Directions. Below is a listing; reproduce each line of it exactly.

Recorded information.
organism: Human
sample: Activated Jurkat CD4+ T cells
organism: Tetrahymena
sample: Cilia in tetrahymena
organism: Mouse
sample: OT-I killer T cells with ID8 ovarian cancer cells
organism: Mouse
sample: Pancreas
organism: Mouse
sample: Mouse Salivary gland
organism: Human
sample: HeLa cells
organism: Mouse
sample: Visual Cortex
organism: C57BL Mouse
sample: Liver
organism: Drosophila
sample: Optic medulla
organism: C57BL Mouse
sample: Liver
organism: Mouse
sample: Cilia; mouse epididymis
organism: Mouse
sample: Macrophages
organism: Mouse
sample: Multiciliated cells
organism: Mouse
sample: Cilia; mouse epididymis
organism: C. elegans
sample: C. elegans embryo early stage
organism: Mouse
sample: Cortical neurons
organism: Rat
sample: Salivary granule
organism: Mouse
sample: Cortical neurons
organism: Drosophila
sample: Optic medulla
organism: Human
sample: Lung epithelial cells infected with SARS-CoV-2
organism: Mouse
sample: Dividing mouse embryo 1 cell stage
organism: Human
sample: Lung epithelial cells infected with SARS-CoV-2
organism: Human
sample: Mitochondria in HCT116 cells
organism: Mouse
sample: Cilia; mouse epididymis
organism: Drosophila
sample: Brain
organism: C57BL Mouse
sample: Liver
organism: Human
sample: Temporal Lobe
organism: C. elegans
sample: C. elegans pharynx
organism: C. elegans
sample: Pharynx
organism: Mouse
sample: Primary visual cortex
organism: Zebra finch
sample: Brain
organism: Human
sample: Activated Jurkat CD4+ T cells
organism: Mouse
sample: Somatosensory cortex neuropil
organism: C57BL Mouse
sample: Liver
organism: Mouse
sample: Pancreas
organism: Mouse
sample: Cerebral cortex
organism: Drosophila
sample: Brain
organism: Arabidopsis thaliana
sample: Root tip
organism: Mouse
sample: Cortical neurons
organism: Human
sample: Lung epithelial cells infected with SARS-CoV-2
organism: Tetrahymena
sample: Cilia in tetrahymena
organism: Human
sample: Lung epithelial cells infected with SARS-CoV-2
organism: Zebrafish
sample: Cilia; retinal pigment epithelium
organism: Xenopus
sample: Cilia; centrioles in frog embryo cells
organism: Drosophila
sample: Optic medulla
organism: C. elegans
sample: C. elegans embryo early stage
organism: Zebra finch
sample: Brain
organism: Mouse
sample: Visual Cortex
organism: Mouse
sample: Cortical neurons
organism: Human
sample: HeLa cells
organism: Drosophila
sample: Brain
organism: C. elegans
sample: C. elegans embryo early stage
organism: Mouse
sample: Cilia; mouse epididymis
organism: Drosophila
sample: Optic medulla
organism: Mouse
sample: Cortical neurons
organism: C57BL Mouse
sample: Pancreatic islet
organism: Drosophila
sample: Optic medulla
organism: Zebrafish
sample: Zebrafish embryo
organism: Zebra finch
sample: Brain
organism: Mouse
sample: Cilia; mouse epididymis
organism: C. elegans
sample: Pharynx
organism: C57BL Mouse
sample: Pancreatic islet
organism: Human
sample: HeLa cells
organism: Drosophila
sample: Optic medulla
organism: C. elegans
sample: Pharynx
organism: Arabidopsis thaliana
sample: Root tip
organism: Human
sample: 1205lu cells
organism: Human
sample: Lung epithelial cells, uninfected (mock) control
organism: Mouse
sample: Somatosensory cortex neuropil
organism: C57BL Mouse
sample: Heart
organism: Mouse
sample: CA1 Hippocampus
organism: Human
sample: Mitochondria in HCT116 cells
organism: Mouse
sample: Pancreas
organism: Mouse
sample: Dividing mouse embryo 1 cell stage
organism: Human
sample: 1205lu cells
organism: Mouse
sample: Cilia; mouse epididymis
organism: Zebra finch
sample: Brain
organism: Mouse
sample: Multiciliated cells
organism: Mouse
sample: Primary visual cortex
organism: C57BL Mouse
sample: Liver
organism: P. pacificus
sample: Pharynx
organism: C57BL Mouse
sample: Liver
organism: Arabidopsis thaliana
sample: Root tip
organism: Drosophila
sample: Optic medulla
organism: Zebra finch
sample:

Answer space.
organism: Human
sample: Activated Jurkat CD4+ T cells
organism: Tetrahymena
sample: Cilia in tetrahymena
organism: Mouse
sample: OT-I killer T cells with ID8 ovarian cancer cells
organism: Mouse
sample: Pancreas
organism: Mouse
sample: Mouse Salivary gland
organism: Human
sample: HeLa cells
organism: Mouse
sample: Visual Cortex
organism: C57BL Mouse
sample: Liver
organism: Drosophila
sample: Optic medulla
organism: C57BL Mouse
sample: Liver
organism: Mouse
sample: Cilia; mouse epididymis
organism: Mouse
sample: Macrophages
organism: Mouse
sample: Multiciliated cells
organism: Mouse
sample: Cilia; mouse epididymis
organism: C. elegans
sample: C. elegans embryo early stage
organism: Mouse
sample: Cortical neurons
organism: Rat
sample: Salivary granule
organism: Mouse
sample: Cortical neurons
organism: Drosophila
sample: Optic medulla
organism: Human
sample: Lung epithelial cells infected with SARS-CoV-2
organism: Mouse
sample: Dividing mouse embryo 1 cell stage
organism: Human
sample: Lung epithelial cells infected with SARS-CoV-2
organism: Human
sample: Mitochondria in HCT116 cells
organism: Mouse
sample: Cilia; mouse epididymis
organism: Drosophila
sample: Brain
organism: C57BL Mouse
sample: Liver
organism: Human
sample: Temporal Lobe
organism: C. elegans
sample: C. elegans pharynx
organism: C. elegans
sample: Pharynx
organism: Mouse
sample: Primary visual cortex
organism: Zebra finch
sample: Brain
organism: Human
sample: Activated Jurkat CD4+ T cells
organism: Mouse
sample: Somatosensory cortex neuropil
organism: C57BL Mouse
sample: Liver
organism: Mouse
sample: Pancreas
organism: Mouse
sample: Cerebral cortex
organism: Drosophila
sample: Brain
organism: Arabidopsis thaliana
sample: Root tip
organism: Mouse
sample: Cortical neurons
organism: Human
sample: Lung epithelial cells infected with SARS-CoV-2
organism: Tetrahymena
sample: Cilia in tetrahymena
organism: Human
sample: Lung epithelial cells infected with SARS-CoV-2
organism: Zebrafish
sample: Cilia; retinal pigment epithelium
organism: Xenopus
sample: Cilia; centrioles in frog embryo cells
organism: Drosophila
sample: Optic medulla
organism: C. elegans
sample: C. elegans embryo early stage
organism: Zebra finch
sample: Brain
organism: Mouse
sample: Visual Cortex
organism: Mouse
sample: Cortical neurons
organism: Human
sample: HeLa cells
organism: Drosophila
sample: Brain
organism: C. elegans
sample: C. elegans embryo early stage
organism: Mouse
sample: Cilia; mouse epididymis
organism: Drosophila
sample: Optic medulla
organism: Mouse
sample: Cortical neurons
organism: C57BL Mouse
sample: Pancreatic islet
organism: Drosophila
sample: Optic medulla
organism: Zebrafish
sample: Zebrafish embryo
organism: Zebra finch
sample: Brain
organism: Mouse
sample: Cilia; mouse epididymis
organism: C. elegans
sample: Pharynx
organism: C57BL Mouse
sample: Pancreatic islet
organism: Human
sample: HeLa cells
organism: Drosophila
sample: Optic medulla
organism: C. elegans
sample: Pharynx
organism: Arabidopsis thaliana
sample: Root tip
organism: Human
sample: 1205lu cells
organism: Human
sample: Lung epithelial cells, uninfected (mock) control
organism: Mouse
sample: Somatosensory cortex neuropil
organism: C57BL Mouse
sample: Heart
organism: Mouse
sample: CA1 Hippocampus
organism: Human
sample: Mitochondria in HCT116 cells
organism: Mouse
sample: Pancreas
organism: Mouse
sample: Dividing mouse embryo 1 cell stage
organism: Human
sample: 1205lu cells
organism: Mouse
sample: Cilia; mouse epididymis
organism: Zebra finch
sample: Brain
organism: Mouse
sample: Multiciliated cells
organism: Mouse
sample: Primary visual cortex
organism: C57BL Mouse
sample: Liver
organism: P. pacificus
sample: Pharynx
organism: C57BL Mouse
sample: Liver
organism: Arabidopsis thaliana
sample: Root tip
organism: Drosophila
sample: Optic medulla
organism: Zebra finch
sample:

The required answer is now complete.